Extracted records

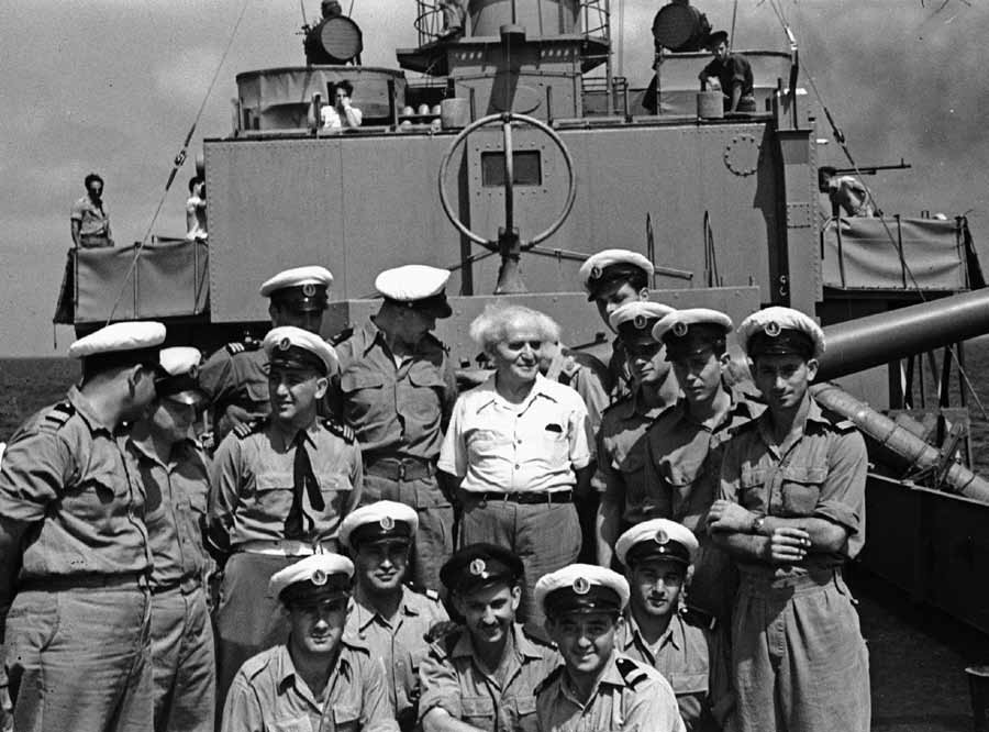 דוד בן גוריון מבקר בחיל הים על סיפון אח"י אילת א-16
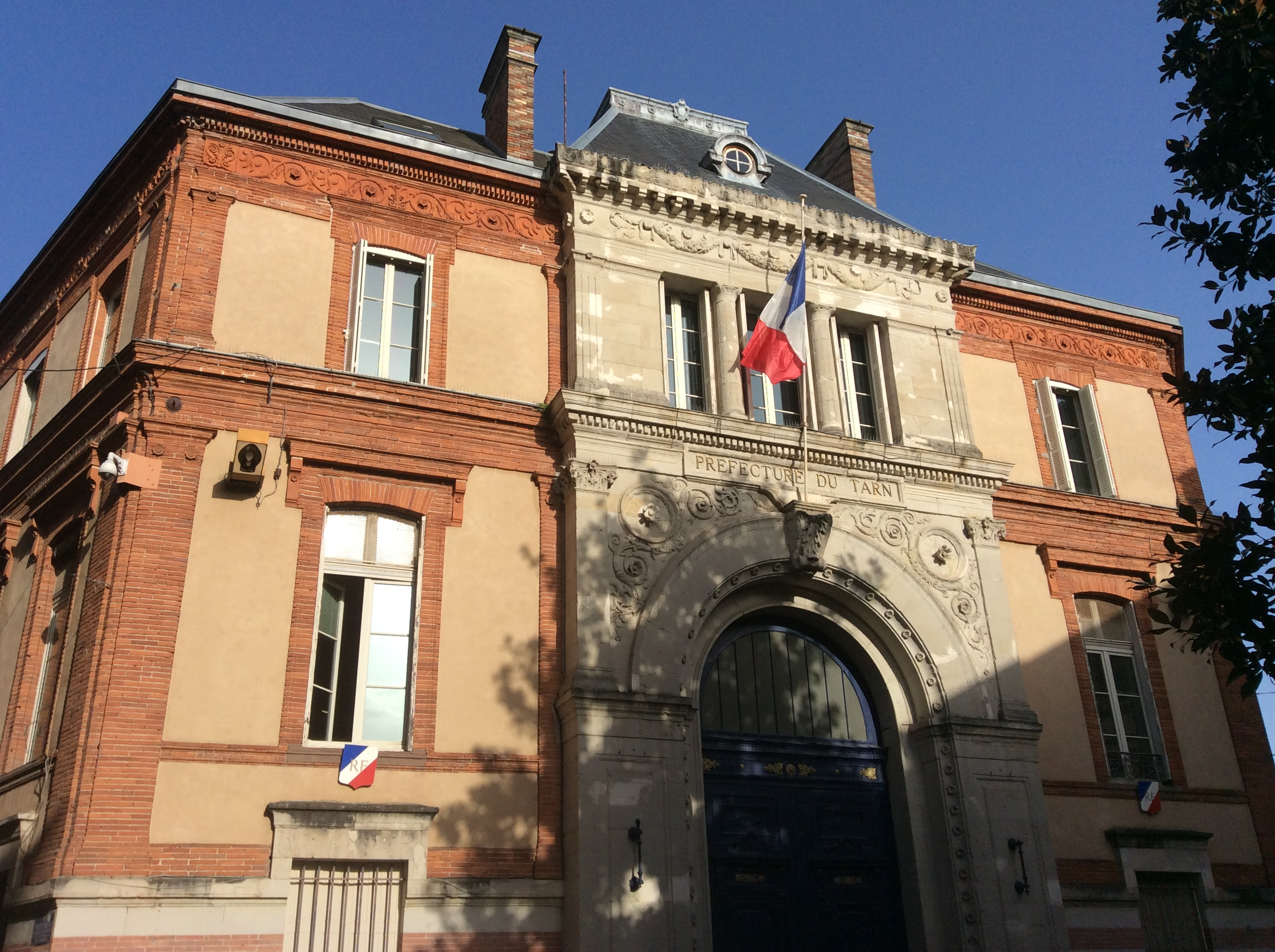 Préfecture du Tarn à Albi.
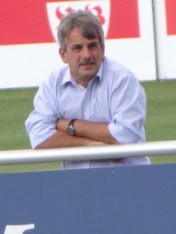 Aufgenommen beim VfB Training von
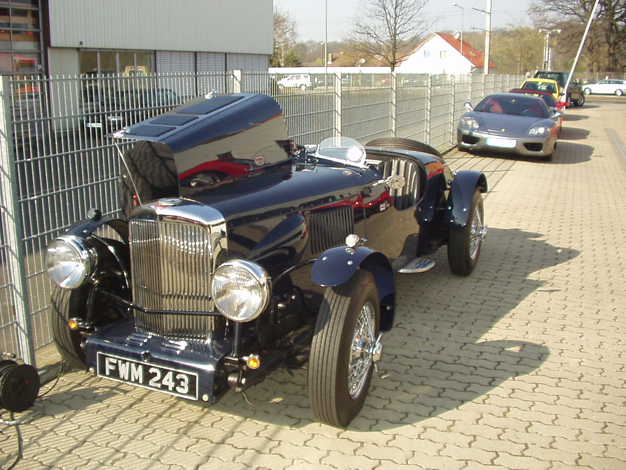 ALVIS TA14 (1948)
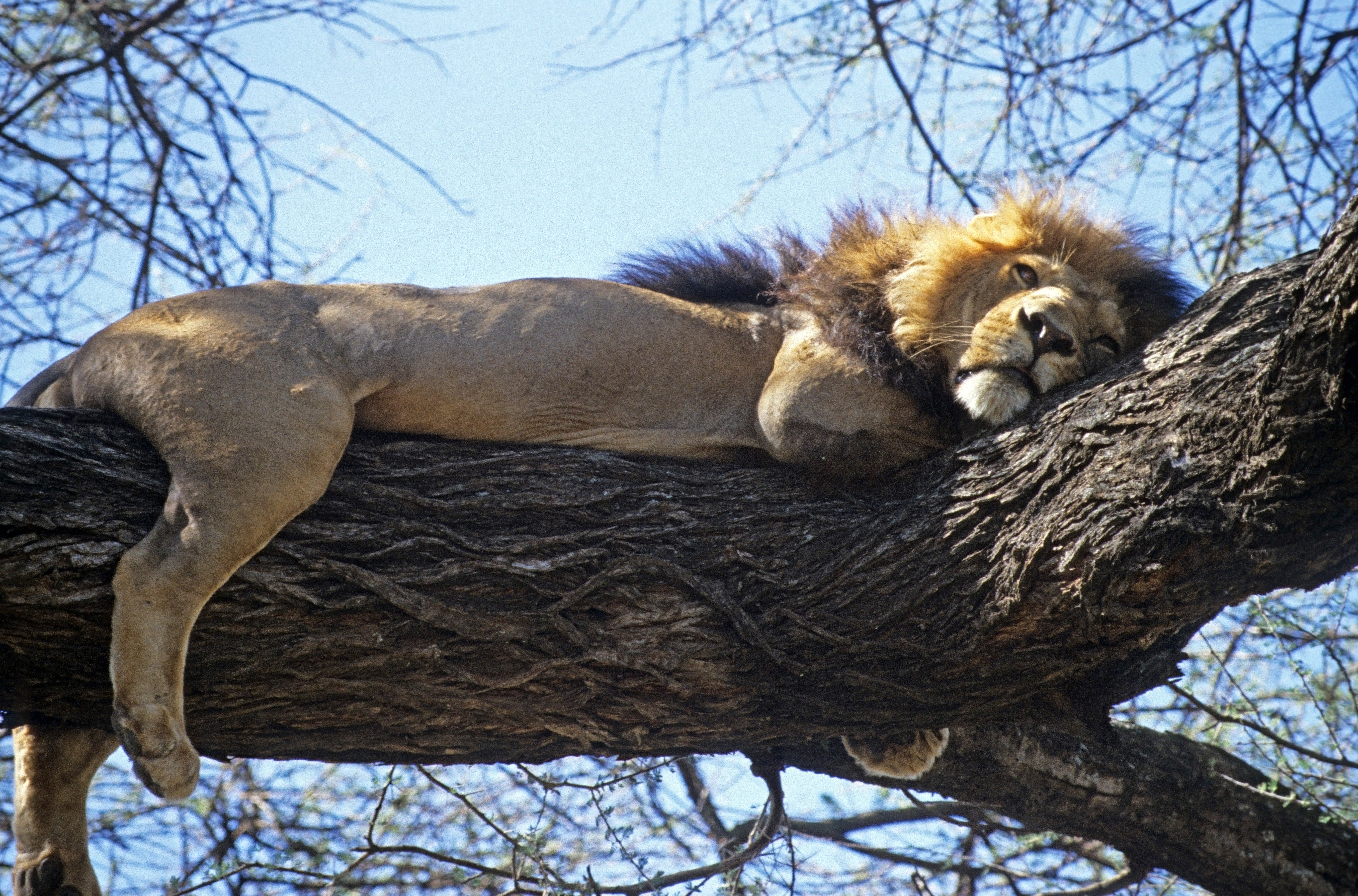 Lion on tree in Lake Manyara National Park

_TASK_. Starting at the line that contains "Préfecture du Tarn à Albi.", reproduce exactly and only the lines through the end of the entries above, with the pictures excluded.

_ANSWER SECTION_.
 Préfecture du Tarn à Albi.
 Aufgenommen beim VfB Training von
 ALVIS TA14 (1948)
 Lion on tree in Lake Manyara National Park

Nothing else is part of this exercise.